Governo etíope admite envolvimento da Eritreia no conflito em Tigré
Tropas eritreias são acusadas por organizações internacionais de participarem no massacres de centenas de civis do lado etíope da fronteira.
O primeiro-ministro etíope admitiu esta terça-feira que militares da Eritreia estiveram presentes durante o conflito na região de Tigré, no Norte do país, e sugeriu que podem ter estado envolvidos em abusos contra os civis, como acusam organizações internacionais de direitos humanos. Na véspera, os máximos responsáveis de nove agências da ONU pediram o fim dos ataques contra civis na província fronteiriça com a Eritreia, “incluindo violações e outras formas terríveis de violência sexual”.
“Há relatos de que foram cometidas atrocidades na região de Tigré”, disse o primeiro-ministro e Nobel da Paz, Abiy Ahmed, numa intervenção no Parlamento, em Adis Abeba. Horas depois, afirmou que as tropas eritreias passaram a fronteira por existir a preocupação de poderem ser atacados pelos combatentes da Frente de Libertação do Povo Tigré (FLPT). Os eritreus, explicou, prometeram sair assim que o Exército etíope conseguisse controlar a fronteira.
É a primeira vez que Abiy (que em 2019 recebeu o Nobel precisamente por ter assinado a paz com a Eritreia) parece reconhecer que foram cometidos crimes graves na província de seis milhões de habitantes. A guerra “é horrível”, disse o governante. “Sabemos a destruição que esta guerra causou.” Os soldados envolvidos em crimes de guerra serão responsabilizados, garantiu, sublinhando ainda assim que houve muita “propaganda do exagero” por parte dos chefes da FLPT.

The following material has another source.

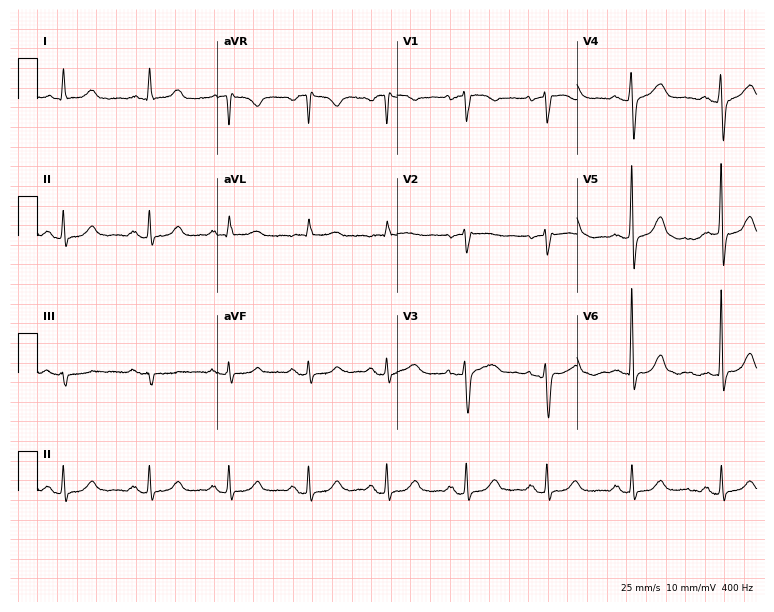
Electrocardiogram, a female, 73 years old. Overall reading on record: normal ECG.

Quatro meses depois de Abiy ter declarado que as suas forças controlavam “totalmente” a cidade de Mek'ele, capital da região, dando por terminada a operação militar que ordenou no início do mês, o conflito não parece ter fim à vista. Com a falta de acesso a jornalistas ou organizações não-governamentais, continua a ser muito difícil ter dados actualizados das vítimas. Mas sabe-se que morreram milhares de pessoas e pelo menos dois milhões foram desalojadas, havendo muitos relatos de massacres.
Na segunda-feira, um comunicado conjunto de nove agências da ONU, do investigador especial das Nações Unidas sobre os direitos humanos dos deslocados e de duas plataformas que representam várias ONG, apelou às partes em conflito para condenarem de forma explícita a violência sexual e assegurar que as suas forças “respeitam e protegem as populações civis, particularmente as mulheres e as crianças, de abusos dos direitos humanos”.

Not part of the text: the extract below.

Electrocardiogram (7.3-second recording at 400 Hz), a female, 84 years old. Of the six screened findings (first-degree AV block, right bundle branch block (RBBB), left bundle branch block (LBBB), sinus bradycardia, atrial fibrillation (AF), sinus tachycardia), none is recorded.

O conflito continua a obrigar milhares a fugirem das suas casas, com dezenas de milhares de pessoas a chegarem nas últimas semanas às cidades de Shire, Axum e Adwa, em fuga da parte mais ocidental de Tigré, disse o porta-voz adjunto do secretário-geral da ONU, Farhan Haq. Há ainda relatos de pessoas forçadas a fugir da violência nas regiões noroeste e centro da província, acrescentou.
No final de Fevereiro, a Amnistia Internacional divulgou um relatório sobre o massacre de centenas de civis na cidade de Axum, numa operação de tropas da Etiópia e da Eritreia, em Novembro. Através das descrições de 41 sobreviventes e testemunhas do ataque contra as forças rebeldes, a ONG confirmou que os soldados da Eritreia não só estiveram no terreno, como “chegaram à cidade e começaram a matar aleatoriamente”, algo que os dois governos negavam até agora.
Abiy avançou para a guerra a pretexto de um ataque da FLPT a bases militares das tropas federais. A FLPT foi o partido dominante durante décadas no país, até à eleição de Abiy, em 2018.
Um dos quatro partidos regionais que correspondem às tribos mais influentes, a FLPT governava a região onde se concentra a população tigré e estava há muito em rota de colisão com o Executivo federal – uma situação que se agravou com o adiamento das eleições legislativas e presidenciais, por causa da pandemia. Em resposta, as autoridades regionais anunciaram que já não reconheciam o poder central e organização as suas próprias eleições, que Abiy não reconheceu.
Desde o início das operações militares que analistas e investigadores como os do think tank International Crisis Group avisavam que caso a guerra se prolongasse poderia ser “devastadora para todo o Corno de África”, e alertavam para um possível envolvimento da Eritreia em apoio de Adis Abeba. A FLPT e a Eritreia são inimigos jurados desde o terrível conflito que opôs os dois países entre 1998 e 2000.